Çengelköy’de 1902’de dünyaya gelen Kemalettin Tuğcu’nun babası Ali Galip Beyefendi, Çanakkale ve Sarıkamış savaşlarında yaralanmış bir binbaşı, annesi de düzgün keman çalan bir mesken hanımıydı. Tuğcu, hayatı boyunca 400’den fazla roman ve hikaye yazdı.
Tuğcu, ayaklarındaki sakatlık nedeniyle okula gidemeyip 26 yaşına kadar toplumdan uzakta yaşasa da hiçbir öğretmenden ders almadan kendi kendisini yetiştirdi ve Fransızca öğrendi.
Devlet Demiryolları’na 1929’da ambar memuru olarak giren Tuğcu, 1931’de girdiği Türkiye Matbaası’nda ise ciltçi, dizgici ve yönetici olarak çalıştı.
Tuğcu, birinci yazılarını “Yavrutürk” mecmuasında yayımladı ve Ev-İş ile Moda Albümü mecmualarının yazı işleri müdürlüğünü yaptı.

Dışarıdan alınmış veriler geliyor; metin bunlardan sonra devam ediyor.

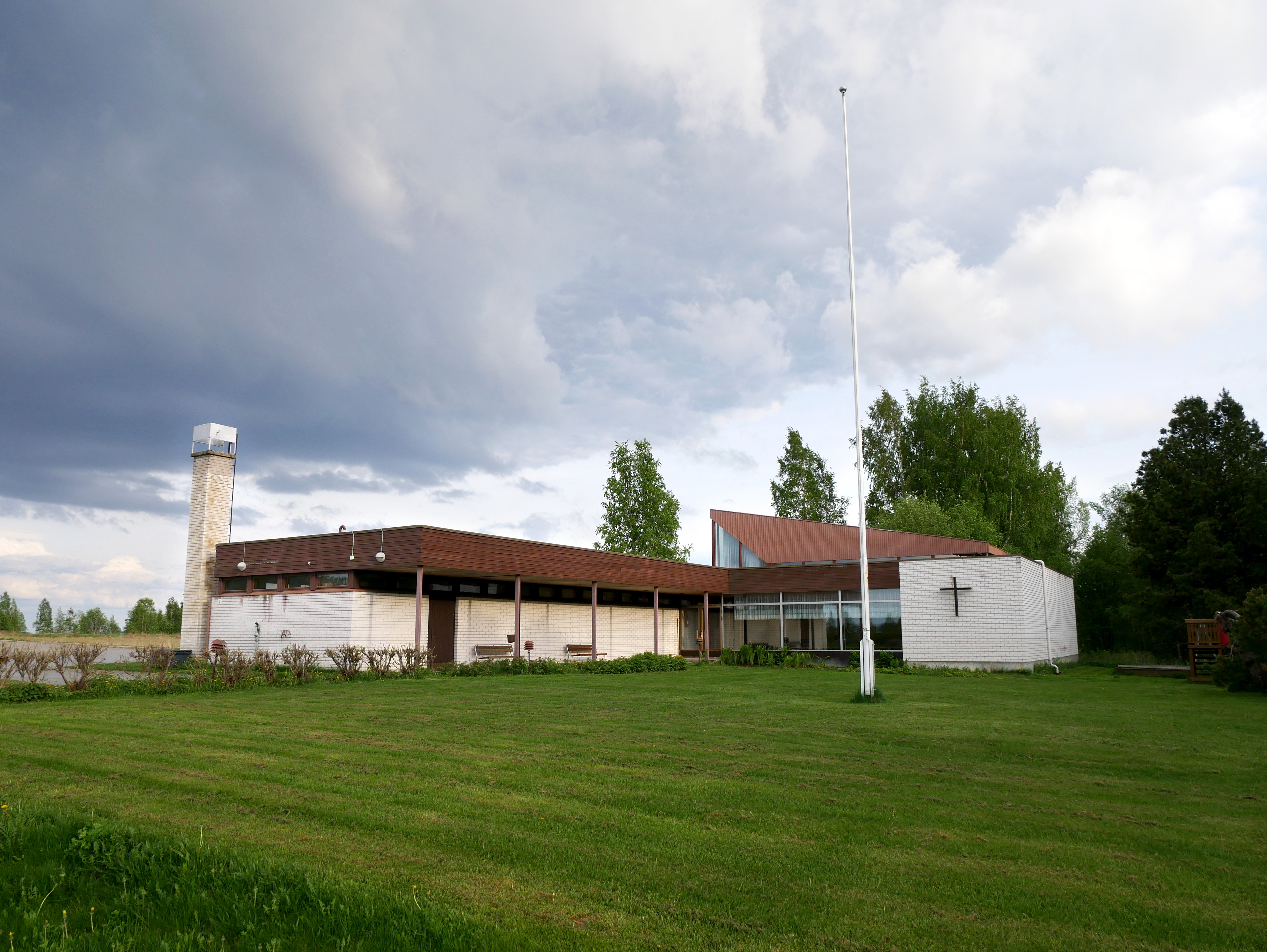 Lappajärven vuonna 1971 valmistunut seurakuntatalo jonka on suunnitellut arkkitehti Erkko Virkkunen.

Ev-İş Bayan gazetesi ile “Hayat” mecmuasında sekreterlik, arşiv şefliği, yönetim ve yayın müdürlüğü üzere çeşitli vazifelerde bulunan Tuğcu, yönetim müdürlüğü yaptığı “Doğan Kardeş Matbaası”ndan 1974 yılında emekliye ayrıldı.
400’den fazla kitap yazdı
İstanbul’da 1936’dan sonra çıkan çocuk mecmualarının birçoklarında şiir ve öykü yazan Tuğcu “Ateş”, “Yıldız”, “Muallimler Birliği”, “Çocuk Haftası”, “Binbir Roman”, “Ceylan” ve “Gelincik” üzere mecmualarda çalıştı.

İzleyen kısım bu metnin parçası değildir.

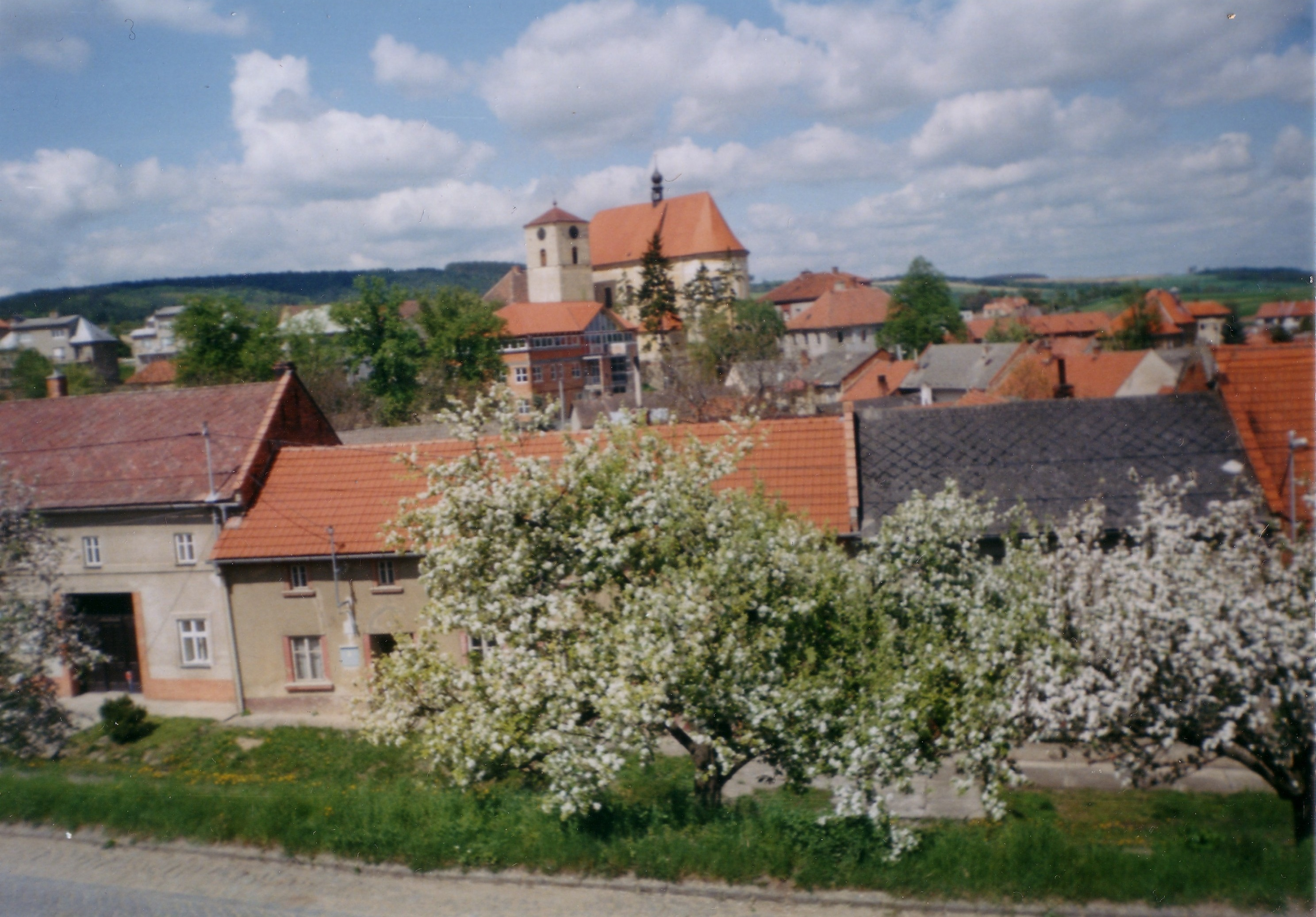 fotografie Určického kostela sv. Jana Křtitele

Yayınlanmayanlar dahil 400’den fazla kitap kaleme alan müellif, romanlarında sevgi, dostluk, merhamet, yardımlaşma, dürüstlük üzere insani paha ve temaları işledi. Tuğcu, romanlarında eğitime büyük ehemmiyet verdi ve 1980’e kadar pek çok jenerasyona okuma alışkanlığı kazandırdı.

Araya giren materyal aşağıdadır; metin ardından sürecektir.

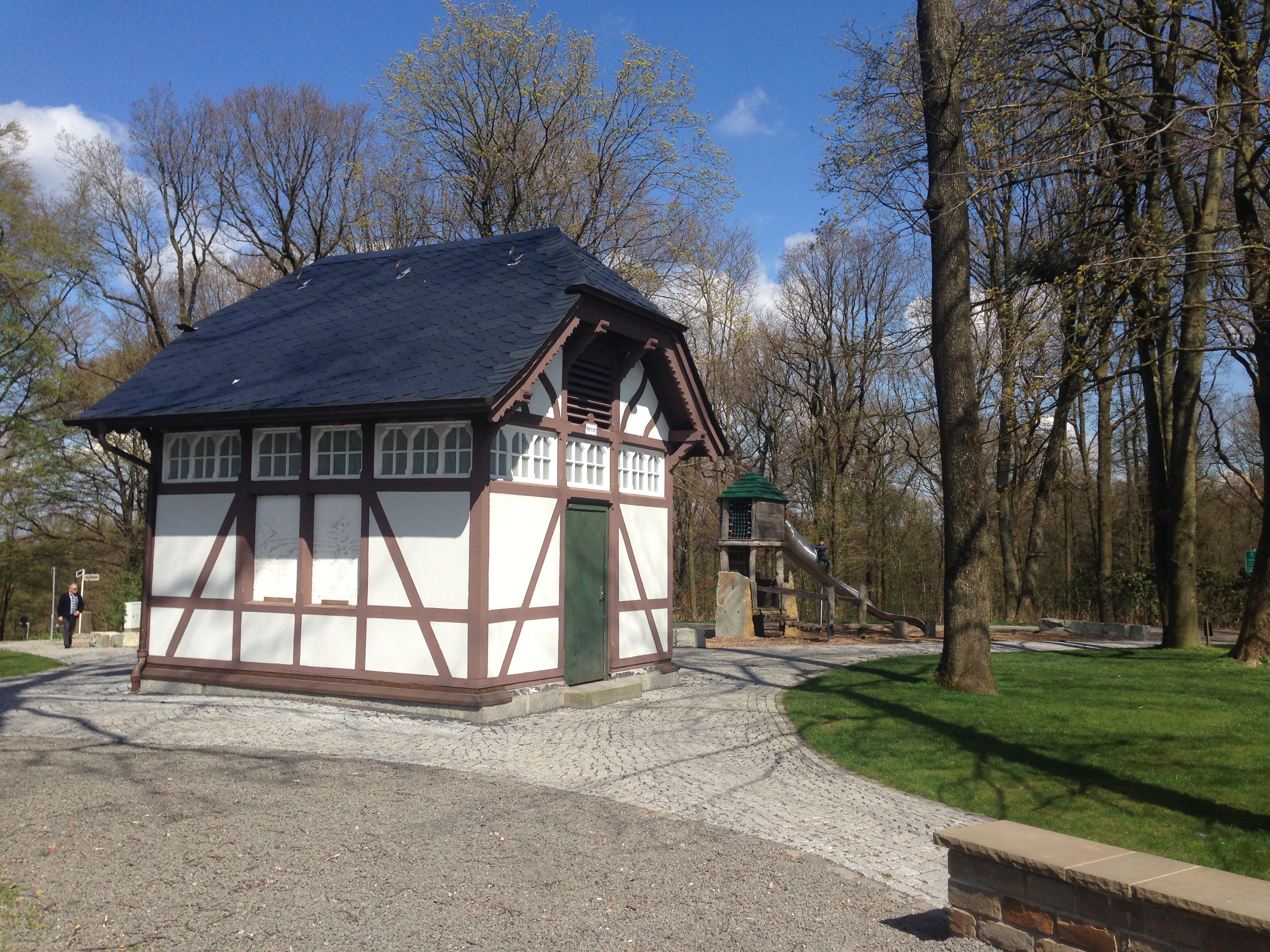 Das renovierte Toilettenhäuschen Eisenlohrstraße in den Barmer Anlagen, April 2016.
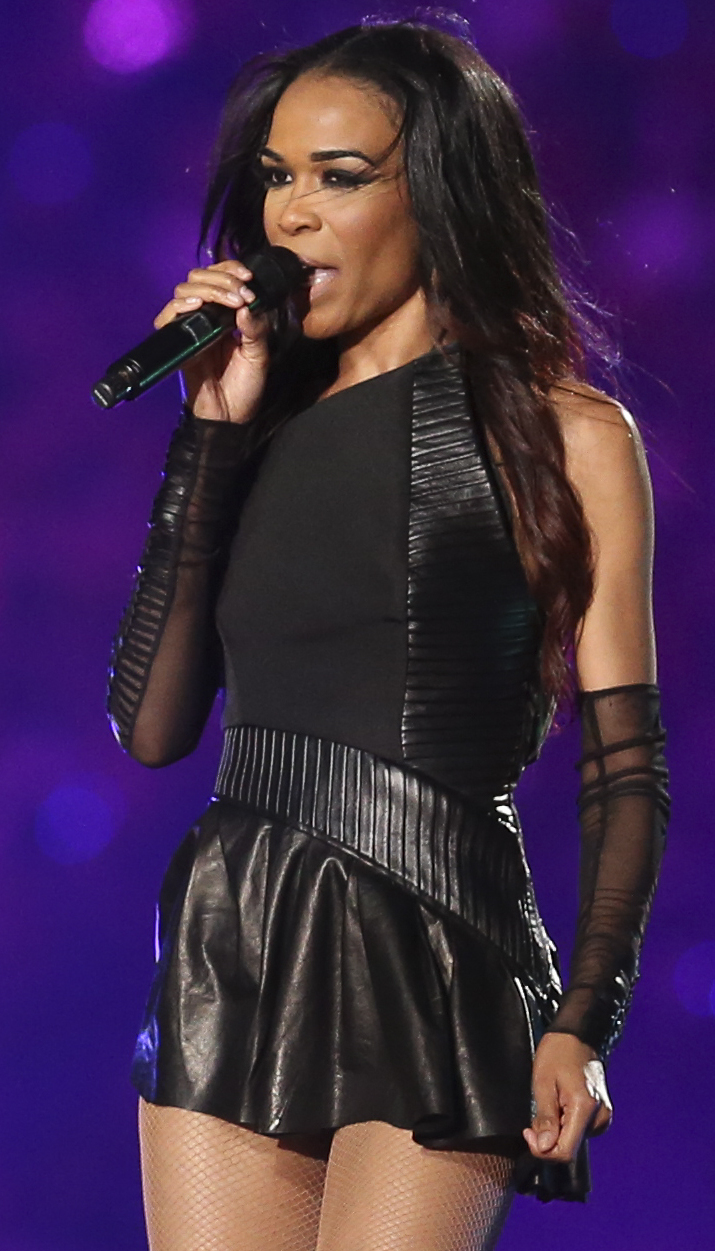 DW2Q0666

“Hz. Muhammed’in Hayatı” isimli bir incelemesi de bulunan müellif, anlatım formu bakımından sunduğu çeşitlilikle okuyucuların dikkatini çekti.
Çocuk edebiyatında akla birinci gelen müelliflerden olan Tuğcu’nun “Üç Aylıklar” kitabı uzun yıllar çalıştığı Türkiye Yayınevi’nin sahibi Tahsin Demiray’da kaldı ve basılmadı.
“Kitaplarımda hiçbir vakit karakterleri öldürmedim”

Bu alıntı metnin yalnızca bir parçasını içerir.